Я стояла на скале, а внизу подо мной колыхался черными волнами бездонный океан отчаяния. Я приблизилась к краю, собираясь броситься вниз, отдаться своему горю, достигнуть самого дна этого черного океана. Сергей попытался меня удержать.
— Подожди! Послушай… Я видел ребенка, которому осколком оторвало руку и из плеча торчала белая кость и свисали лохмотья платья и кожи, я видел беременную чеченскую женщину с огнестрельным ранением в брюшную полость… Люди и сейчас там умирают…
Конечно, разумом я могла понять, как ничтожно мое горе по сравнению с мучениями других людей. Но мертвый Антрекот лежал в коробке, которую я прижимала к груди, и я ничего не могла поделать со своим сердцем, оно рвалось на части.

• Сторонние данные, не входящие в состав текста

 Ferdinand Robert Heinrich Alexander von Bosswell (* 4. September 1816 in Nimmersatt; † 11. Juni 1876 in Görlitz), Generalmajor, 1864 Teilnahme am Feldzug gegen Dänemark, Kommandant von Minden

— Я пойду к себе, — с трудом прошептала я, так как слезы были совсем близко.
Сергей опустил руки:
— Прости меня. Все по моей вине. Потому что я ввязался в это дело…
Я вошла в спальню, поставила коробку на кровать, села рядом и приготовилась начать долгое, безутешное рыдание.

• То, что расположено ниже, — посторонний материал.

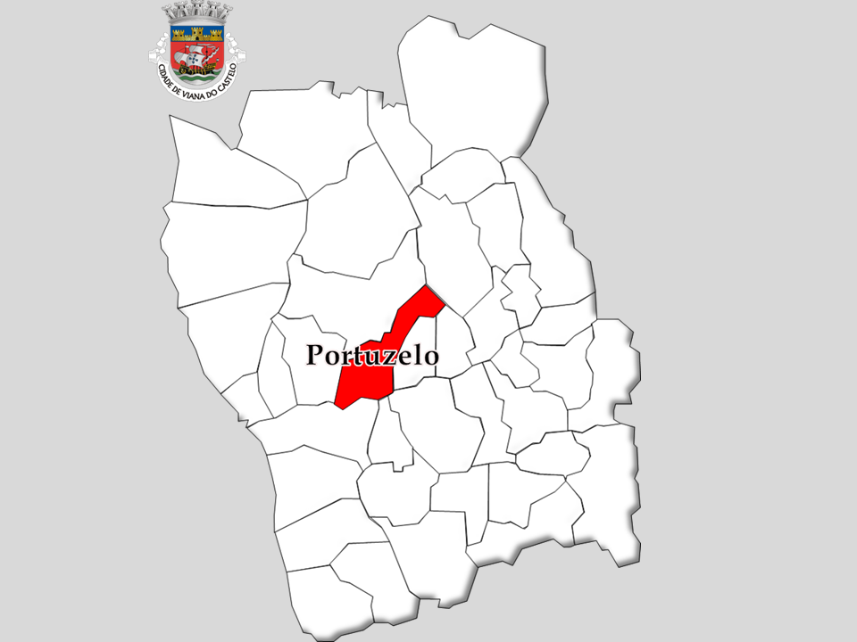 Censos 1864/2011

Антрекот, мой любимый, дорогой Антрекот!
Он был маленьким пушистым клубком шерсти, когда появился у нас в доме, и его голубые глаза не выражали почти ничего. Но прошло время, и в полной красе раскрылись многочисленные таланты незаурядной личности. Он умел висеть на гардине два часа кряду, мог съесть за раз банку шпрот и целого цыпленка, он поддерживал меня в трудную минуту своими скептическими замечаниями, он щекотал мне ухо по утрам и с готовностью позволял споткнуться о свое прекрасное, пушистое тело. Антрекот так же относился к жизни, как и я, он впитывал ее всеми органами чувств и наслаждался. Он всегда был со мной последние шесть лет, он знал все наши семейные тайны, но никогда никому их не выдавал. Он любил американские сосиски без оболочки. И теперь его не будет! Я уткнулась в подушку и зарыдала в голос.
Сергей неприкаянно бродил по квартире, заглядывал в спальню, смотрел на мои вздрагивающие плечи, вздыхал, чувствовал себя причиной моих страданий и не знал, как успокоить. В конце концов он вызвал по телефону Эванжелину.
Эванжелина осмотрела коробку с Антрекотом, вздохнула: «Боже, как он изменился», упала рядом и зарыдала еще громче, чем я. Сергей схватился за голову.
* * *
Антрекота похоронили ночью во дворе под березой.
Наступил новый день, взошло солнце. Первое утро из множества других, когда, проснувшись, я не обнаружу рядом с собой вопрошающей мохнатой физиономии Антрекота: «Уже бежишь готовить завтрак, да?»
Но ведь надо жить дальше. В премерзком настроении я сидела на кухне, ковыряла вилкой в консервной банке сардин и запивала газировкой из холодильника. Эванжелина меланхолически поедала бананы. Серж с утра ушел подбадривать хакера Сашу. Мой взгляд случайно падал вниз, туда, откуда обычно выглядывала морда Антрекота, но его там не было.
— Знаешь, поехали на Кипр, — предложила Эванжелина, заканчивая седьмой банан. — Обчистим Андрюшку, путь финансирует поездку. Вероника Львовна, ненаглядная свекровь, знаешь куда отправилась? Не поверишь! На Амазонку, ловить аллигаторов. Поедем? Ты развеешься.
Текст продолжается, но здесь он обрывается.